Comment on architecture
Much as I've learned to admire thoughtful & versatile blogger &
Comment editor
Gideon Strauss (whose blog & its connections represent for me an ongoing intro to & a sort of paradigmatic example of what good may be pursued in this hall-of-mirrors realm of online published &/or quasi-published dialogue) and have generally found the material coming from the
Work Research Foundation of interest, I have to confess my disappointment with the recent
Comment article on the question of architecture's importance for Christians a question in which I see a variety of my own special concerns reflected. Though I'm not altogether surprised, truthfully, to find myself disappointed. I think it's really a characteristic pattern for framing questions about culture and the role of Christian thought, a pattern fairly firmly established somewhere well below the surface activity of modern Protestant or Evangelical discourse having connection with Reformed or 'Reformational' tradition, that I'm disappointed with or that I'm gradually discovering resistances to in my own thinking.
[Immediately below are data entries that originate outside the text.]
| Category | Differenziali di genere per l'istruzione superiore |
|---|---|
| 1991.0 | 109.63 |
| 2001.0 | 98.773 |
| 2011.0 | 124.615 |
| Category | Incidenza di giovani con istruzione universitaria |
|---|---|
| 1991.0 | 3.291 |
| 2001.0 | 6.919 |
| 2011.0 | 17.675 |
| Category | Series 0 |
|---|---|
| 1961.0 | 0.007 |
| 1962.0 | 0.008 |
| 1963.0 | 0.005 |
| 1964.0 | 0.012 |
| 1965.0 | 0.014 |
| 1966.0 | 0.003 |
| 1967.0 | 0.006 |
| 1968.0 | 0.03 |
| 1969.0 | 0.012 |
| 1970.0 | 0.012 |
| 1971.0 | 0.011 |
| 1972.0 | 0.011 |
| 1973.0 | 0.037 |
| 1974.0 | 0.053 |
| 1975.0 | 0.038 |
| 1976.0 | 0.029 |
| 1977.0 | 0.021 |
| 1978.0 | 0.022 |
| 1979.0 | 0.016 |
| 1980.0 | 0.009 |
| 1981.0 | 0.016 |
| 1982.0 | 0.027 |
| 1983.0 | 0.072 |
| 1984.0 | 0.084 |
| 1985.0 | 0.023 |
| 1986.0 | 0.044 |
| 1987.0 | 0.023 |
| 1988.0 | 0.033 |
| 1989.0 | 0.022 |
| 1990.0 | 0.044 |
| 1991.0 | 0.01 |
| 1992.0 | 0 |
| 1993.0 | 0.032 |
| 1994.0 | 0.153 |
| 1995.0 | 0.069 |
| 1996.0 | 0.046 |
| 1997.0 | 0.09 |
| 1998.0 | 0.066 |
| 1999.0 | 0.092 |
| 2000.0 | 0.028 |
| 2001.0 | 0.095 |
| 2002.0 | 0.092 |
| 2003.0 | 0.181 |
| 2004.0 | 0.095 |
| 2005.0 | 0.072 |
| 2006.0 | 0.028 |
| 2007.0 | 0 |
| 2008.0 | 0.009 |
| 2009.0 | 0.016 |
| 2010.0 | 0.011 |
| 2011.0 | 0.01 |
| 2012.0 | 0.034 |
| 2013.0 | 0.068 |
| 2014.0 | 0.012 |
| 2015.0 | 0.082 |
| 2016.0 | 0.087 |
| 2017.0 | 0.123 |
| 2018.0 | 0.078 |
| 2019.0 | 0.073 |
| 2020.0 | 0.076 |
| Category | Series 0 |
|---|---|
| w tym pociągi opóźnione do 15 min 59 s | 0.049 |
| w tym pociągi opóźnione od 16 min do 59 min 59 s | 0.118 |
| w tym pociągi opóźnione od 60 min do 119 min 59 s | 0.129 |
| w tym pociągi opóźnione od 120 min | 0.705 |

But I fear that I'm not up to discussing this disappointment usefully, as things stand with me at present. (Which is then its own cause for disappointment, in a way.) I'd like to find a good foothold for some sort of steady & creditable (which is to say suitable for real dialogue) critical engagement with what sometimes looks to me like a considerable range of the ideas represented in the Neocalvinist body of thought &/or that of various borrowers, imitators, or near relatives. It may be a long time before I see the kind of coherence in my own thinking that indicates such a foothold, though; and for now I am coming to some acceptance of this state of limitation I think.
What for me it's interesting to draw out here is that the very form my efforts toward more coherent thinking has seemed to assume, circuitously but persistently, over a period of a little more than a decade, is a clear course toward & through some future formal study of architecture. So the problem of what architecture & its study may be is itself pretty thoroughly woven through all my reflections & meta-reflections [whoa!] about the shape & the durable value of that critical engagement with apparently confronting ideas & interestednesses to which I'm trying (ever more warily) to attain.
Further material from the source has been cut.